The next time you're using a plant's hardiness zone rating to determine its suitability to your garden, thank Marc Cathey. Marc has dedicated his life to the world of horticulture and making gardeners more successful. He worked for the USDA for 37 years researching the effects of light, temperature and chemicals on plant growth. He also has been the director of the National Arboretum in Washington, DC, for 10 years; president of the American Horticultural Society (AHS) from 1993 to 1997; and president emeritus of AHS since 1997. Marc has authored numerous books and appeared on national television shows, such as the Today Show and Good Morning America. Even with all his prestigious positions, however, Marc is best known for his work with plant zone maps.
Fifteen years ago Marc helped spearhead a movement to revise the USDA hardiness zone map. This essential map shows in detail the average annual minimum temperatures that can be expected each year in the United States, Canada and Mexico, and categorizes them into 11 zones. It hadn't been revised for 30 years, and several other hardiness zone maps were in use across the country.

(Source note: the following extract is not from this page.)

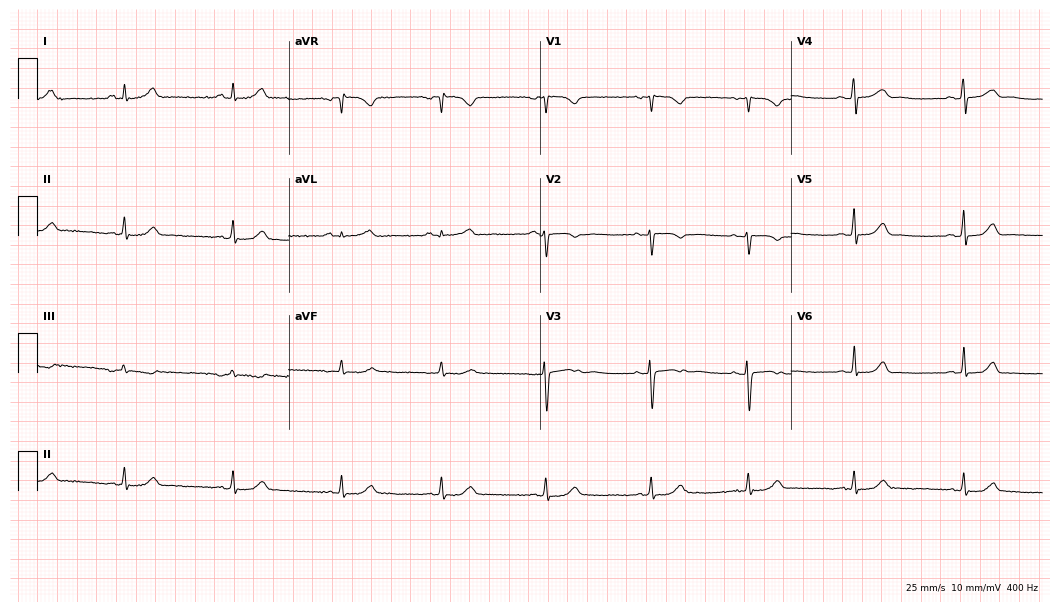
Resting 12-lead electrocardiogram. Patient: a woman, 28 years old. Read as a normal ECG.

Using weather data collected between 1974 and 1986, Marc and his colleagues created the first standardized hardiness map that has gained widespread acceptance. Marc not only helped with the technical aspects of redrawing hardiness zones, he also assisted in securing funding to print and produce the map.
Although the 1990 Hardiness Zone Map has helped countless gardeners and nurserymen with plant selection, a few years ago Marc realized the map needed further updating. The last 10 years have been unusually warm, suggesting some zones should be shifted northward. The first draft of the revised map had the nursery industry uneasy because the changes were considered too dramatic.

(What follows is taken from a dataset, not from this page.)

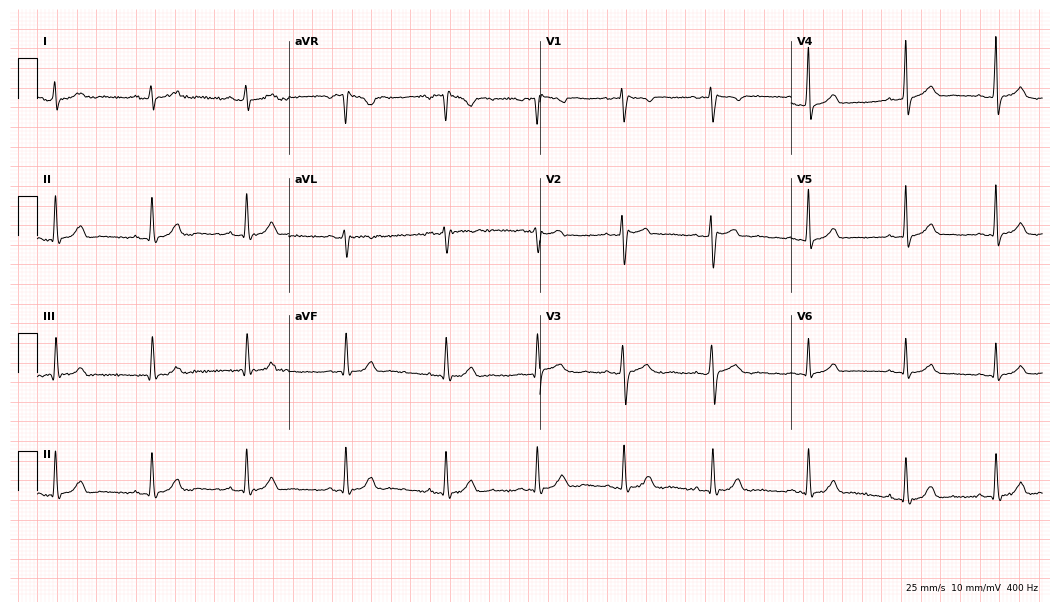
Electrocardiogram, a 36-year-old female patient. Overall reading on record: normal ECG.

"We've been working with the horticulture industry and USDA scientists to decide how many years of hardiness data should be used to redraw the new map," says Marc. "Now we're looking to include data from 8000 different reporting stations over the past 30 years instead of just the past 15 years. The resulting new map should look more like the 1990 map than the first draft," says Marc.
"An equally valid reason for retooling the hardiness zone map is to create an electronic version," says Marc. The 1990 map is widely available in print and online. "However, the new electronic version will be downloadable online," he says. "It will even allow gardeners to download the map by county, giving home gardeners a more accurate view of their hardiness zones." Marc believes the new hardiness zone map will be out sometime in 2005.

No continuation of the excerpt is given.